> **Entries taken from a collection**
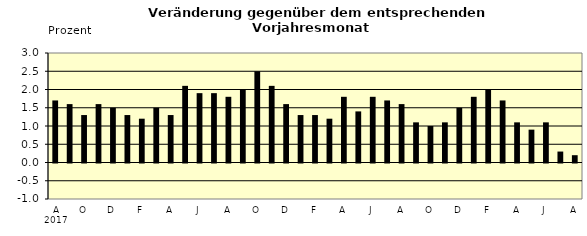
| Category | Series 0 |
|---|---|
| 0 | 1.7 |
| 1 | 1.6 |
| 2 | 1.3 |
| 3 | 1.6 |
| 4 | 1.5 |
| 5 | 1.3 |
| 6 | 1.2 |
| 7 | 1.5 |
| 8 | 1.3 |
| 9 | 2.1 |
| 10 | 1.9 |
| 11 | 1.9 |
| 12 | 1.8 |
| 13 | 2 |
| 14 | 2.5 |
| 15 | 2.1 |
| 16 | 1.6 |
| 17 | 1.3 |
| 18 | 1.3 |
| 19 | 1.2 |
| 20 | 1.8 |
| 21 | 1.4 |
| 22 | 1.8 |
| 23 | 1.7 |
| 24 | 1.6 |
| 25 | 1.1 |
| 26 | 1 |
| 27 | 1.1 |
| 28 | 1.5 |
| 29 | 1.8 |
| 30 | 2 |
| 31 | 1.7 |
| 32 | 1.1 |
| 33 | 0.9 |
| 34 | 1.1 |
| 35 | 0.3 |
| 36 | 0.2 |
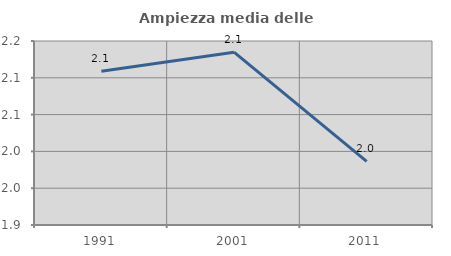
| Category | Ampiezza media delle famiglie |
|---|---|
| 1991.0 | 2.109 |
| 2001.0 | 2.135 |
| 2011.0 | 1.986 |
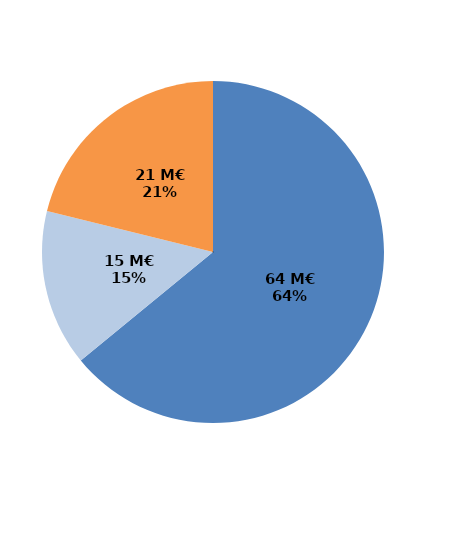
| Category | Series 0 |
|---|---|
| Formations certifiantes et pré-certifiantes | 63.578 |
| Formations professionnalisantes | 14.683 |
| Formations d'insertion sociale et professionnelle | 20.976 |
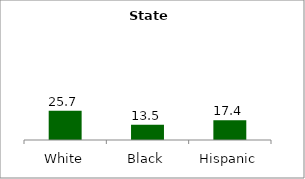
| Category | Series 0 |
|---|---|
| White | 25.697 |
| Black | 13.456 |
| Hispanic | 17.405 |

> **Work required**
Gather from the records above every line containing the string "Formations".

> **Problem solution**
| Formations certifiantes et pré-certifiantes | 63.578 |
| Formations professionnalisantes | 14.683 |
| Formations d'insertion sociale et professionnelle | 20.976 |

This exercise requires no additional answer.